The default account name and password of the ECS instance:
Account name: root
Password: Aliyun123!@#
4.2 Prepare the Hadoop environment
After logging on to the master node, run the following command to download the JAR package for running Hadoop jobs: The JAR package records the frequency of each word in all files stored in the input directory.
wget https://labex-ali-data.oss-us-west-1.aliyuncs.com/emr/hadoop-mapreduce-examples-2.7.2.jar
Run the following command to download a story file for statistics:
wget https://labex-ali-data.oss-us-west-1.aliyuncs.com/emr/fiction.txt
Run the following command to view the directory structure of the Hadoop file system:
hadoop fs -ls /
Run the following commands to create an input directory in the Hadoop file system:
hadoop fs -mkdir /input
hadoop fs -ls /
Run the following commands to create an output directory in the Hadoop file system:
hadoop fs -mkdir /output
hadoop fs -ls /
Run the following commands to upload the downloaded story file to the Hadoop file system:
hadoop fs -put fiction.txt /input/
hadoop fs -ls /input
4.3 Run the word statistics job
Run the following command to run the word statistics job:
hadoop jar hadoop-mapreduce-examples-2.7.2.jar wordcount /input/ /output/res
After the job is run, the statistics results are stored in the /output/res directory of the Hadoop file system.
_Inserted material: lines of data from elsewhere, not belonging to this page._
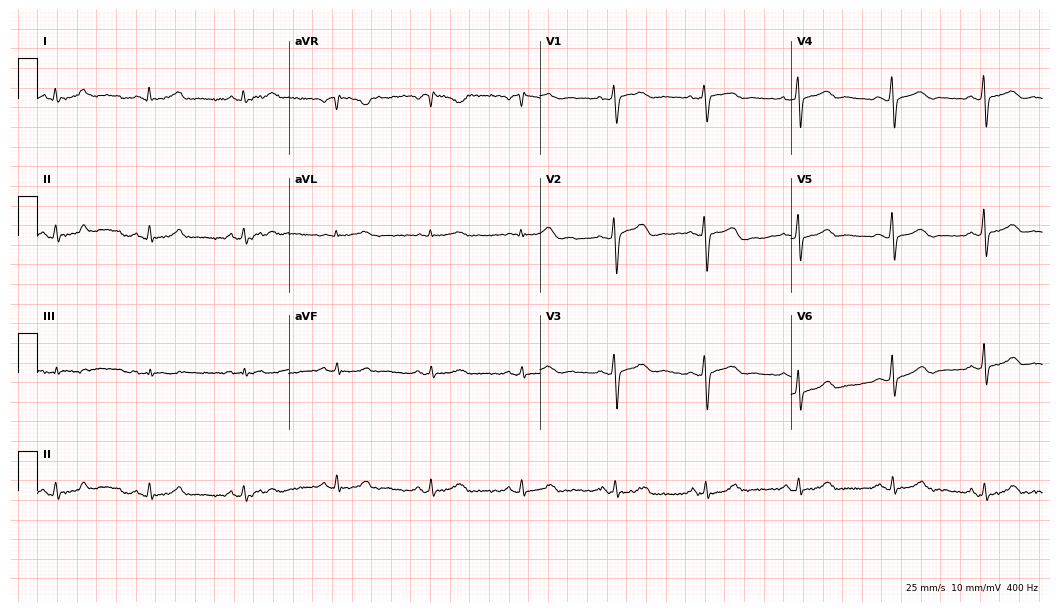
Resting 12-lead electrocardiogram (10.2-second recording at 400 Hz). Patient: a 50-year-old female. Read as a normal ECG.
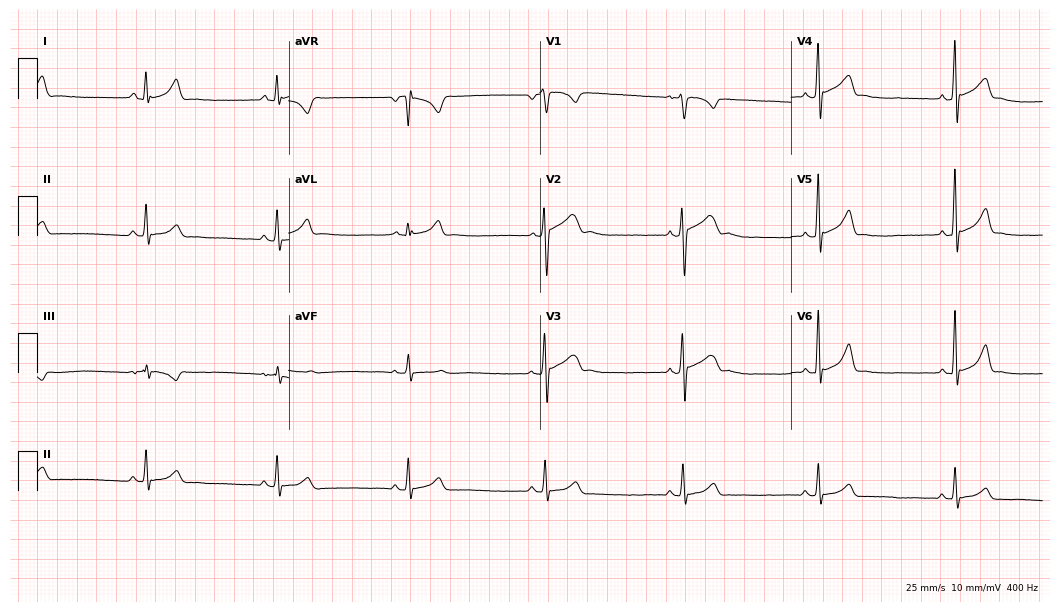
ECG (10.2-second recording at 400 Hz) — a male patient, 18 years old. Findings include sinus bradycardia (a sinus rate of 50 beats per minute or less).
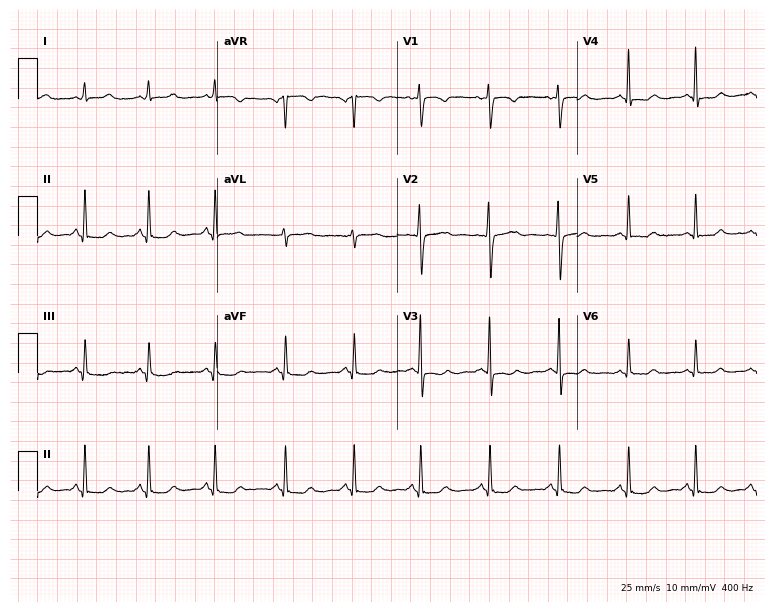
Standard 12-lead ECG recorded from a 23-year-old female. Read as a normal ECG.
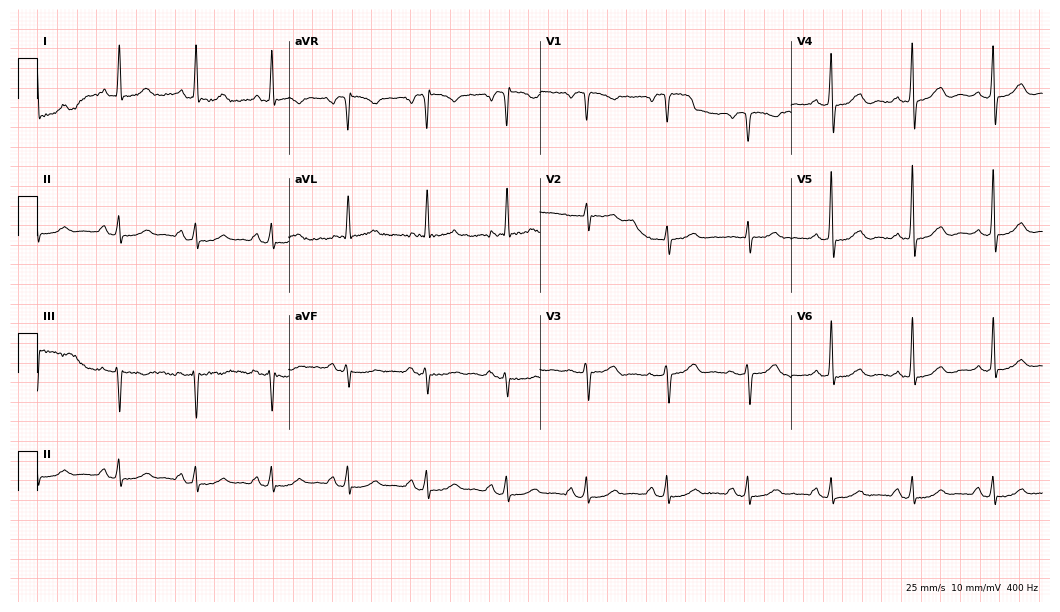
ECG — a 56-year-old female patient. Labelled as a normal ECG.
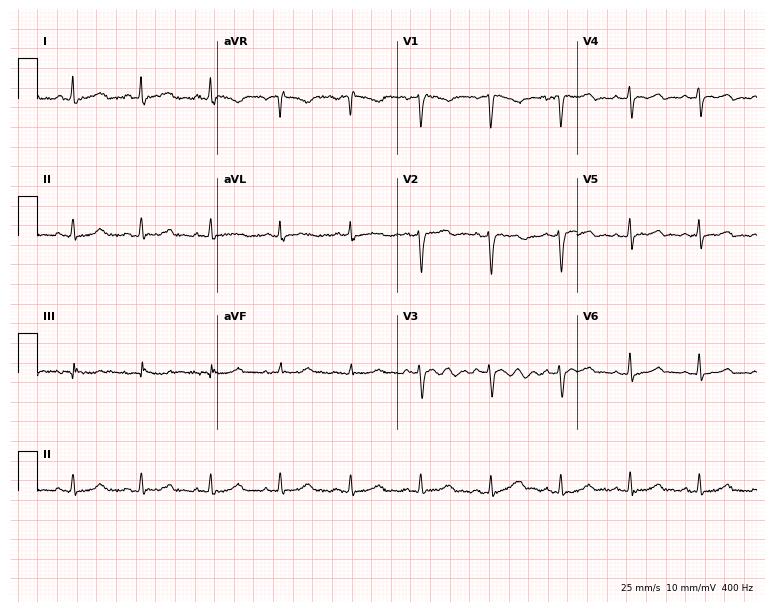
Electrocardiogram (7.3-second recording at 400 Hz), a 62-year-old woman. Overall reading on record: normal ECG.
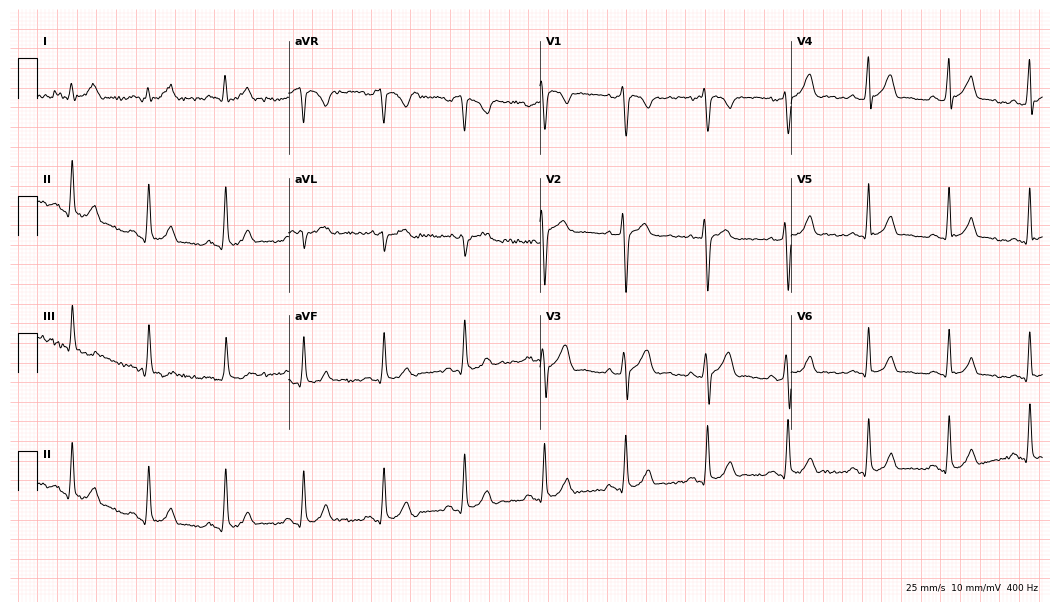
Resting 12-lead electrocardiogram. Patient: a man, 37 years old. None of these six findings is recorded: first-degree AV block, right bundle branch block, left bundle branch block, sinus bradycardia, atrial fibrillation, sinus tachycardia. Other findings, if any, are not listed.
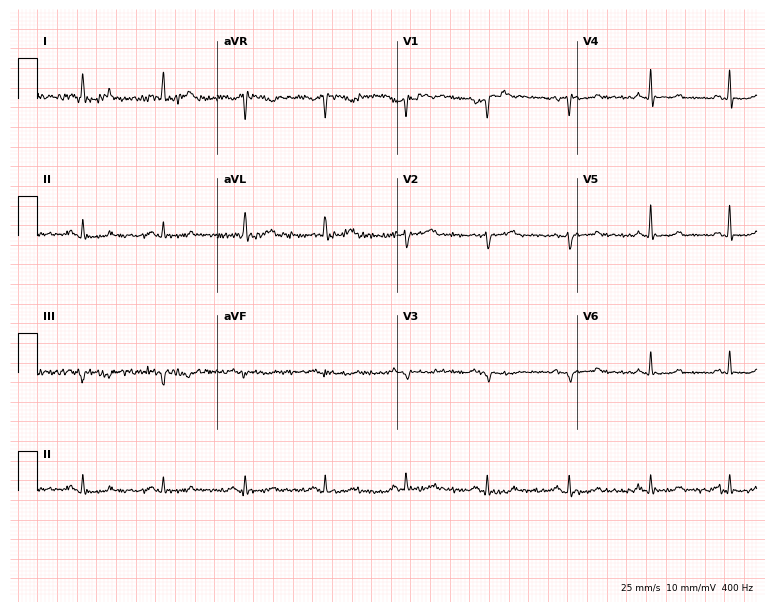
ECG (7.3-second recording at 400 Hz) — a 73-year-old woman. Screened for six findings — first-degree AV block, right bundle branch block (RBBB), left bundle branch block (LBBB), sinus bradycardia, atrial fibrillation (AF), sinus tachycardia — none is recorded.

Run the following command to view content in the /output/res directory:
hadoop fs -ls /output/res
The word statistics results are stored in the files whose names start with “part”.
Run the following commands to download the part-r-00002 file to a local PC:
hadoop fs -get /output/res/part-r-00002 .
ls
Run the vim part-r-00002 command to open the file. Words and their frequencies are displayed.
4.4 Run the keyword query job
Run the following command to view the quantity of “Harry” in the story file and save the result file to the /output/res1 directory of the Hadoop file system:
hadoop jar hadoop-mapreduce-examples-2.7.2.jar grep /input/ /output/res1 Harry
Run the following command. The result file appears.
hadoop fs -ls /output/res1
Run the following command to view the result file:
hadoop fs -cat /output/res1/part-r-00000
You can view the frequency of “Harry.”
4.5 Run the job that generates a random text file of a specified size
Run the following command to generate a random text file whose size is 100 MB and save the file to the /output/res2 directory of the Hadoop file system:
hadoop jar hadoop-mapreduce-examples-2.7.2.jar randomtextwriter -D mapreduce.randomtextwriter.totalbytes=100000000 /output/res2
Run the following command to view the result file:
hadoop fs -ls /output/res2
Run the following command to download the result file to a local PC:
hadoop fs -get /output/res2/part-m-00000 .
ls
Run the vim part-m-00000 command to open the file.
You can view the file content, most of which is meaningless words.
Reminder:
Before you leave this lab, remember to log out your Alibaba RAM account before you click the ‘stop’ button of your lab. Otherwise you’ll encounter some issues when opening a new lab session in the same browser:
5. Experiment summary
This experiment describes how to run Hadoop jobs in an E-MapReduce cluster. Compared with a self-built cluster, an E-MapReduce cluster is more economical and easier to use. It not only reduces cluster maintenance costs but also spares you from cluster building operations, such as purchase, preparation, and O&M. The E-MapReduce cluster enables you to focus on program design related to the business logic and greatly improves your work efficiency.